→ Recorded information
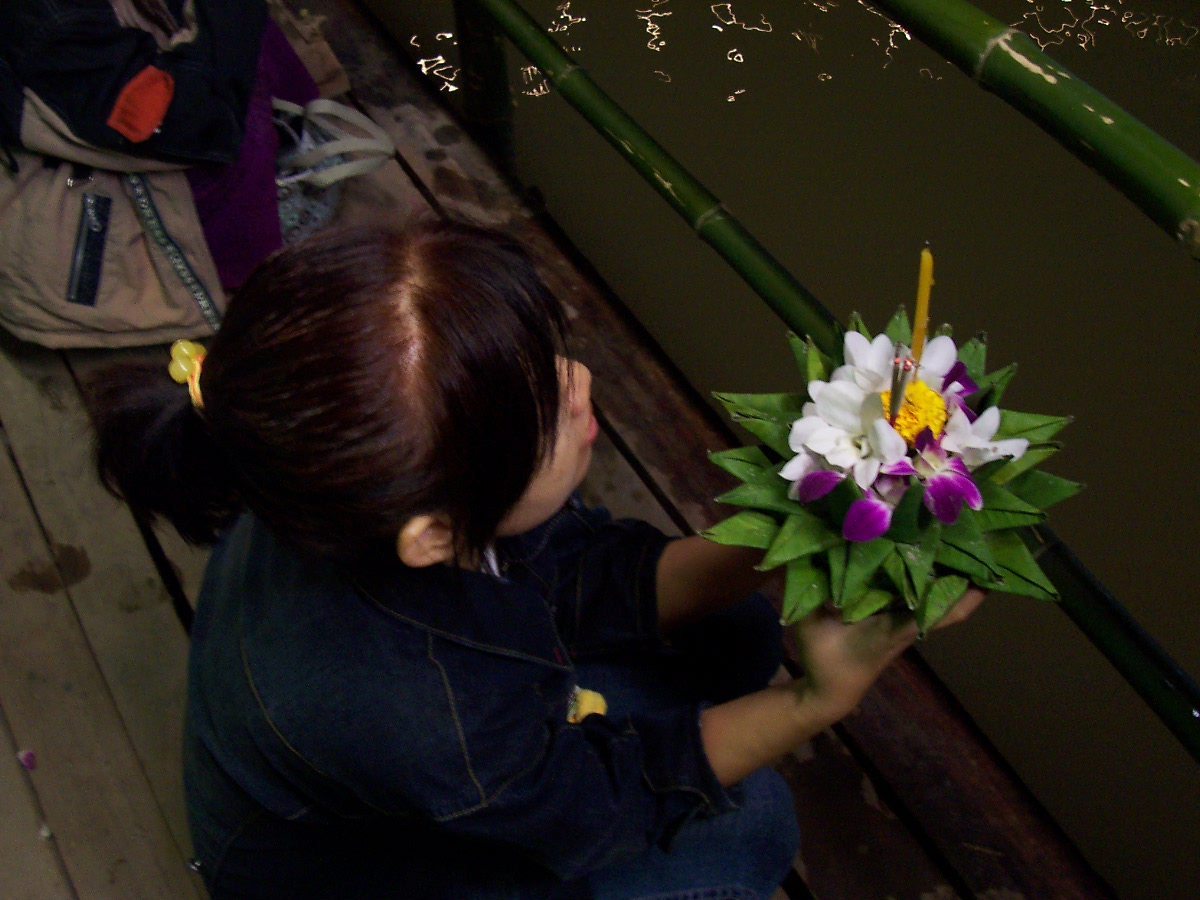 Loy Krathong (ลอยกระทง) (อำเภอห้วยคต จังหวัดอุทัยธานี) (Amphoe Huaikhot, Uthai Thani, Thailand)
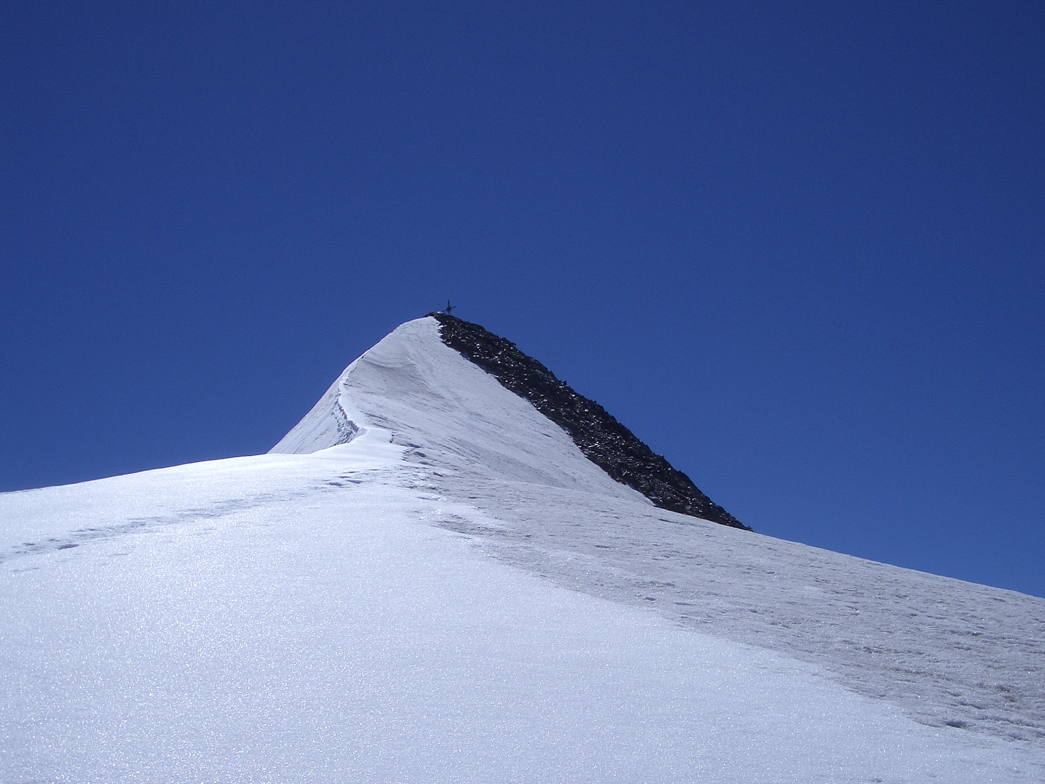 Schalfkogel von Norden.
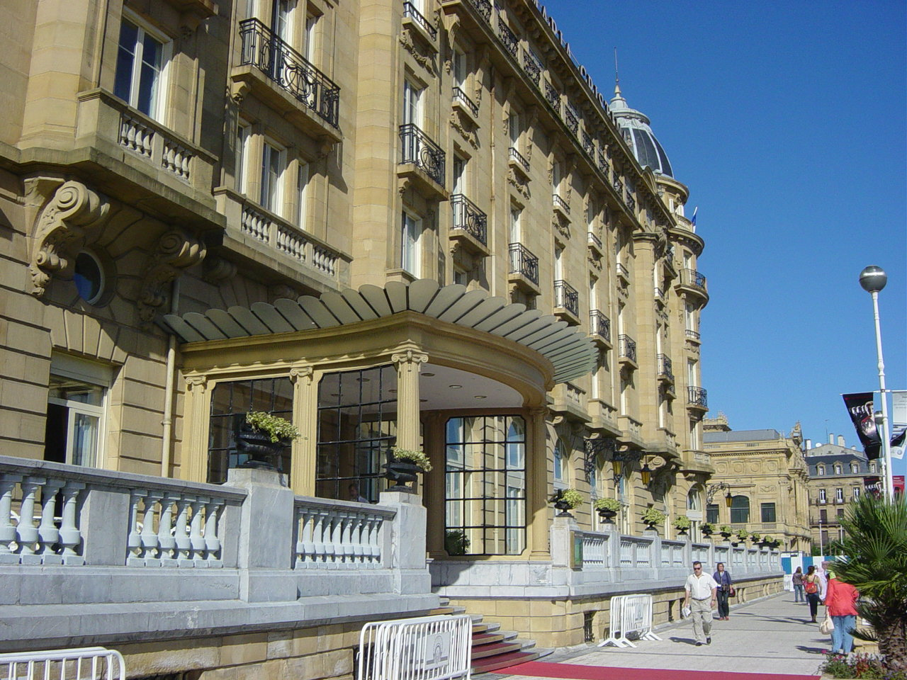 Imagen del Hotel María Cristina durante el Festival Internacional de Cine de San Sebastián (San Sebastián, España)
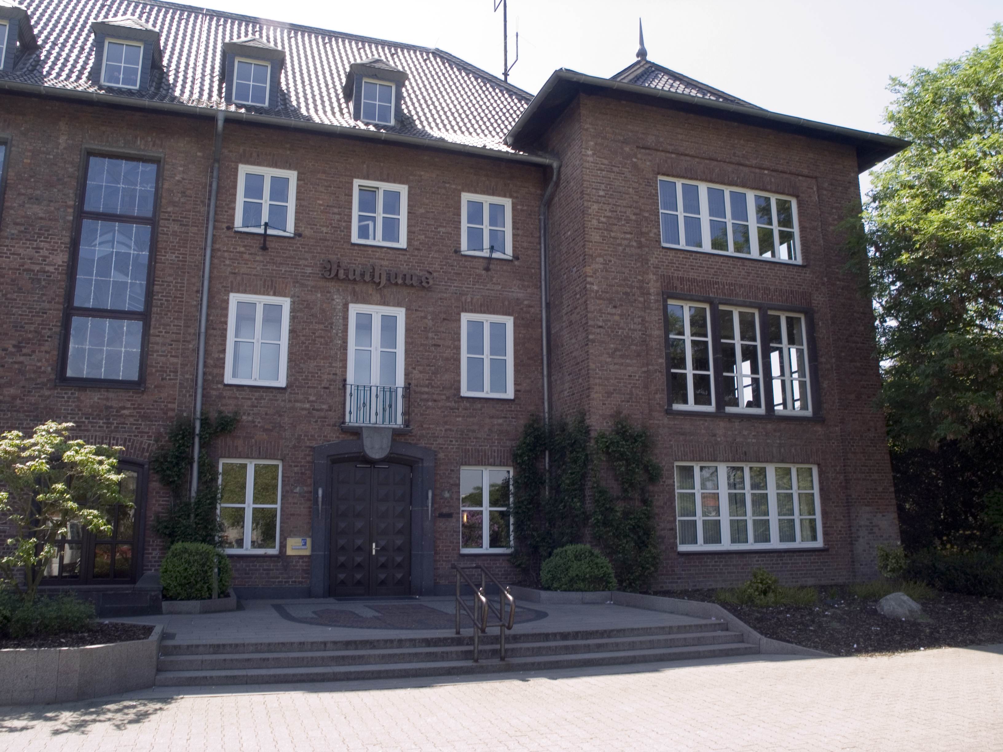 Северный Рейн-Вестфалия, Динслакен - Замок Динслакен (Ратуша)

→ Problem
A faithful copy of all the data above, without its pictures, is the expected result.

→ Exercise response
 Loy Krathong (ลอยกระทง) (อำเภอห้วยคต จังหวัดอุทัยธานี) (Amphoe Huaikhot, Uthai Thani, Thailand)
 Schalfkogel von Norden.
 Imagen del Hotel María Cristina durante el Festival Internacional de Cine de San Sebastián (San Sebastián, España)
 Северный Рейн-Вестфалия, Динслакен - Замок Динслакен (Ратуша)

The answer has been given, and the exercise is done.